Bug #66260 | Massive data loss when changing master_port in a master/master setup | ||
---|---|---|---|
Submitted: | 8 Aug 2012 13:03 | Modified: | 14 May 2013 19:12 |
Reporter: | Matija Grabnar | Email Updates: | |
Status: | Not a Bug | Impact on me: | |
Category: | MySQL Server: Replication | Severity: | S2 (Serious) |
Version: | 5.5.27 | OS: | Linux (Ubuntu 12.04) |
Assigned to: | CPU Architecture: | Any | |
Tags: | dataloss, innodb, regression, replication |
[8 Aug 2012 13:03]
Matija Grabnar
[8 Aug 2012 18:16]
Sveta Smirnova
Thank you for the report. Verified as described. Problem is not repeatable with version 5.1
[9 Aug 2012 6:34]
MySQL Verification Team
seems like a documented scenario. not that I agree with it.... http://dev.mysql.com/doc/refman/5.5/en/change-master-to.html "If you specify the MASTER_HOST or MASTER_PORT option, the slave assumes that the master server is different from before (even if the option value is the same as its current value.) In this case, the old values for the master binary log file name and position are considered no longer applicable, so if you do not specify MASTER_LOG_FILE and MASTER_LOG_POS in the statement, MASTER_LOG_FILE='' and MASTER_LOG_POS=4 are silently appended to it."
[9 Aug 2012 6:46]
Matija Grabnar
OK, I can in some ways understand why changing the port would reset the master_log_pos and master_log_file values. However, I still don't understand from that why data written to the master would suddenly disappear. We lost a day's worth of data that was committed and written to disk when this happened on our production server. We recovered about 80% of the data from the backup (done with mysqldump) so we know that the data was there - but then it was gone. Note, the data that was deleted was NOT the data that came in through replication, it was exactly the opposite: the data that was written to the server by clients was gone.

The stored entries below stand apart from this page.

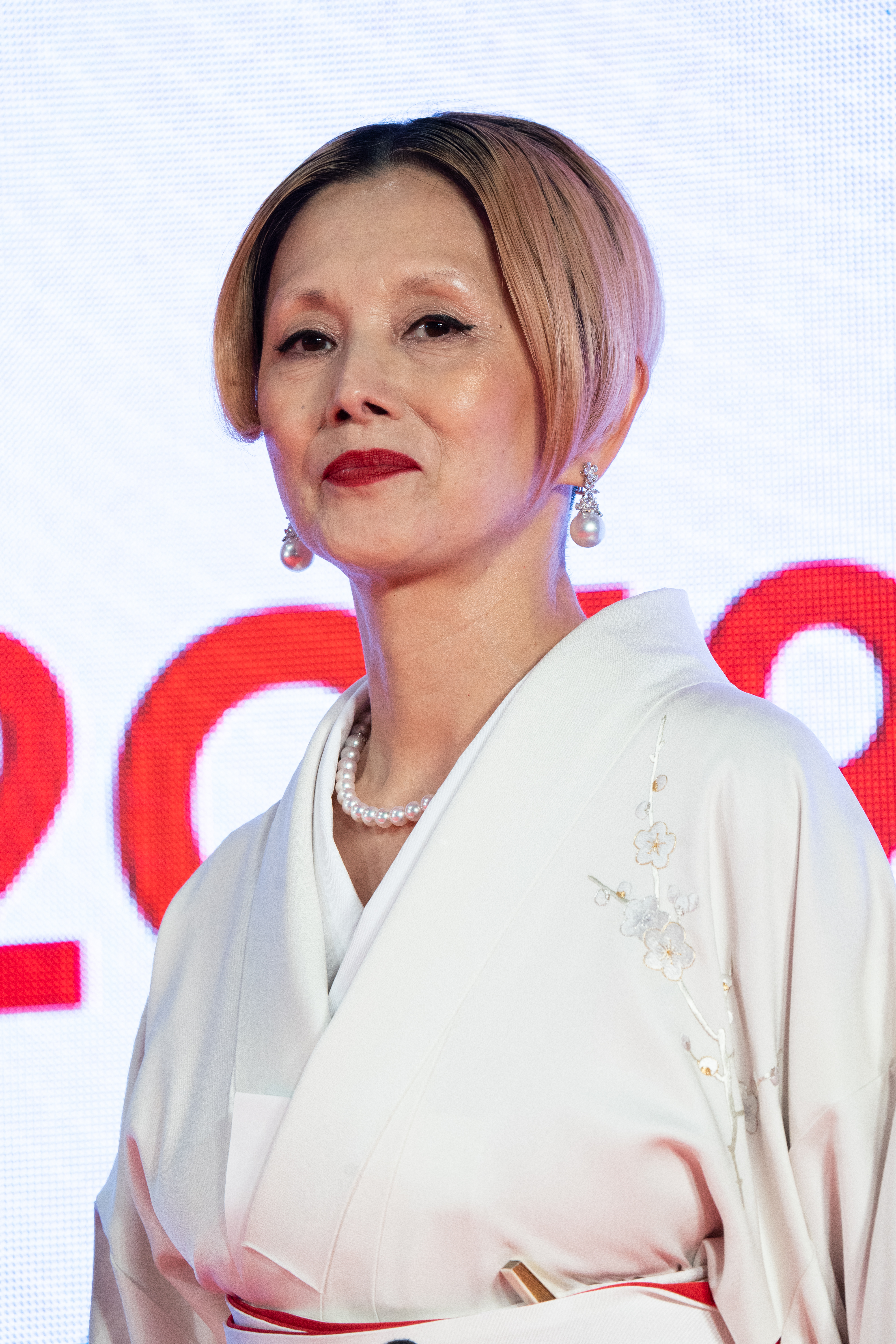 第32回 東京国際映画祭 オープニングセレモニー 夏木マリ (男はつらいよ お帰り 寅さん)
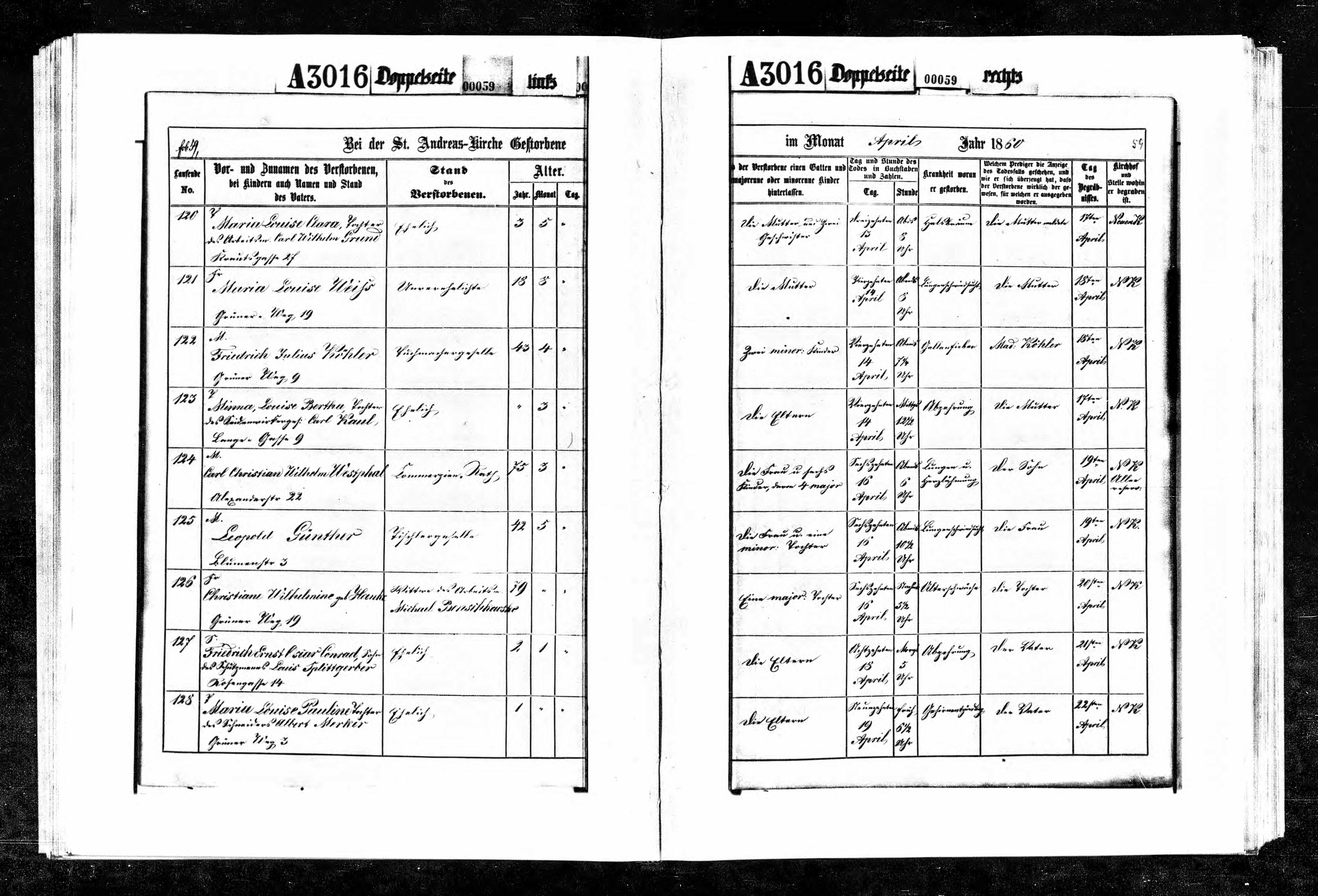 Sterbeurkunde Christian Carl Westphal (* 23. Dezember 1783 in Elsdorf bei Köthen; † 16. April 1860 in Berlin)
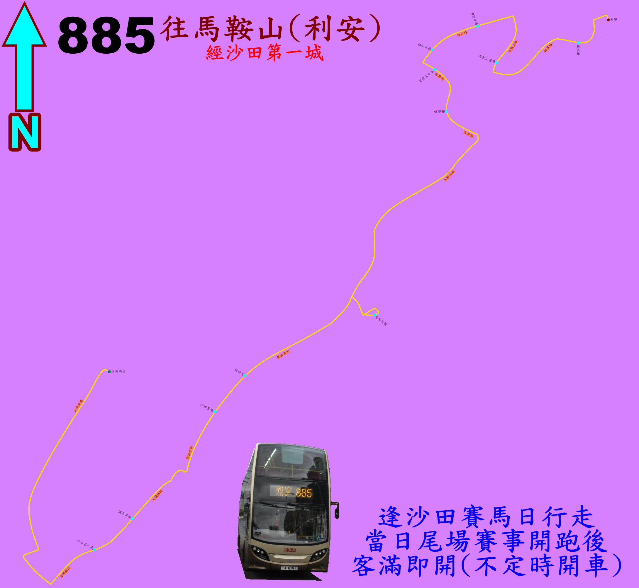 中文（香港）: 馬場巴士885線的走線圖
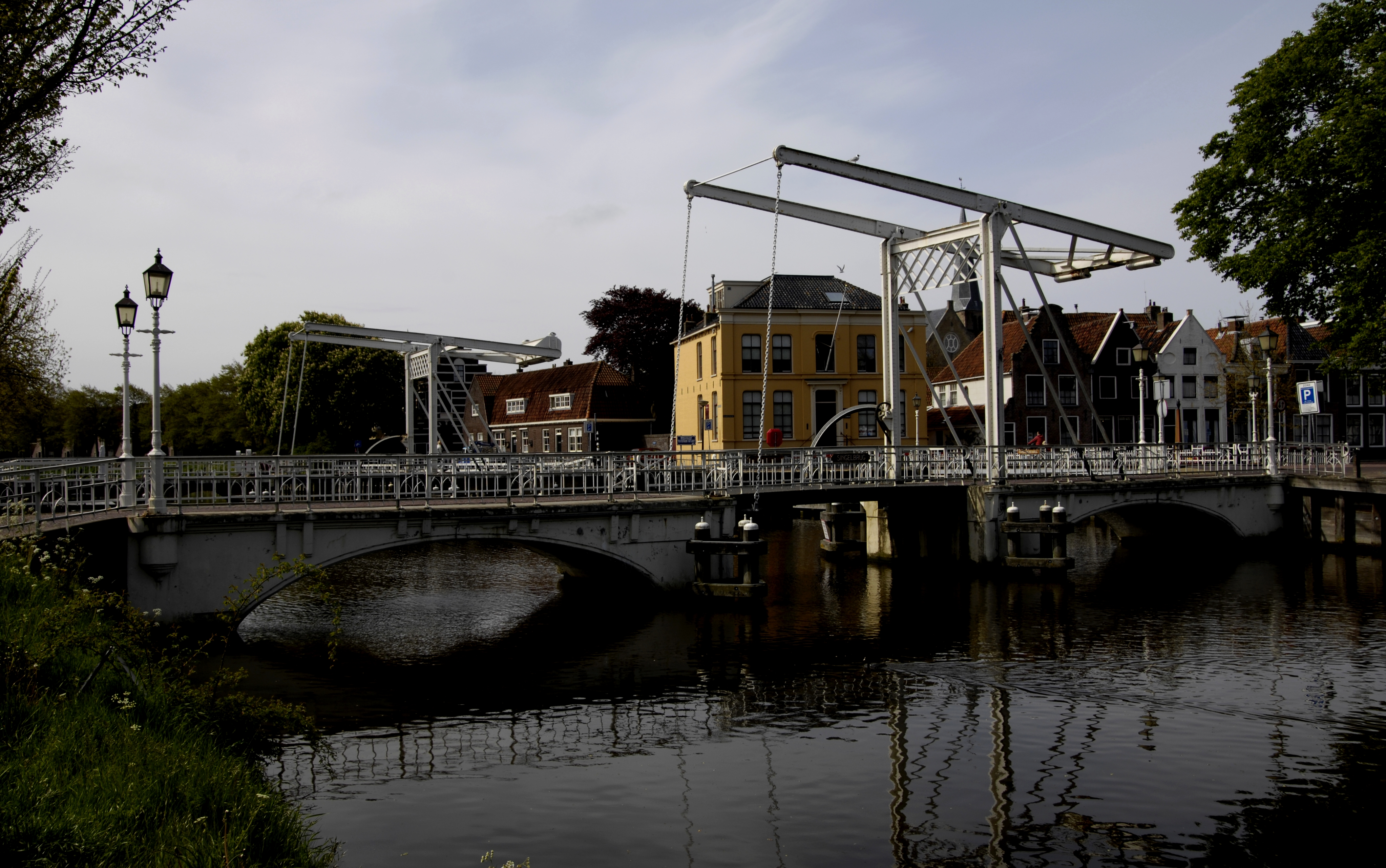 Harlingen, Friesland, typisch für das Stadtbild:Hebebrücken

It's as if when the server (id:10 in the above example) first became a master, a checkpoint was made, and when the change of port on id:20 was made, the id:10 server undid everything it did since it started logging for replication. Even if I switched it to a completely new master, I would not have expected that to happen.
[13 May 2013 6:04]
Sujatha Sivakumar
Analysis: ----------- We are able to see the data loss, but this is not a bug. This behaviour is expected for the following reason. The table `t1` on `master2` is created using a dump file. For `mysqldump` tool "--add-drop-table=On (by default)". And the dump file contains a `drop table t1` followed by `create table t1`. `master2` logs these DDL's in its binary log file as if they are originated from `master2`(self). When the change master is executed on `master1` with new `master2`s port id, `master1` thinks that it is a new server and it will append master_log_file='', and master_log_pos=4 (silently). Now `master1` will start applying current relay log file starting from position 4. Since the above mentioned DDLs are present in the current relay log file and they are originated from master2 (due to the dump file usage), `master1` will start applying these DDLs i.e., Drop and (re)create. Hence we see the data loss i.e., we will see only the data which has come through the dump + any additional changes that happened directly on master2 Suggestions to avoid above problem: 1) While changing the master's port, if user knows that it is the same server, specify the exact `master_log_pos` and `master_log_file`. 2) On `master 1` specify "--skip-add-drop-table" option while taking dump, so that DROP TABLE statement will not be added before each CREATE TABLE statement 3) The lost data can be obtained from `master 2` in circular replication. 4) Do not use dump file to create the initial setup on `master2`, let it happen through normal master-slave replication, which might be a time taking process. 5) If the dump is already taken without "--skip-add-drop-table", set session binlog variable to OFF, before loading the dump on master2.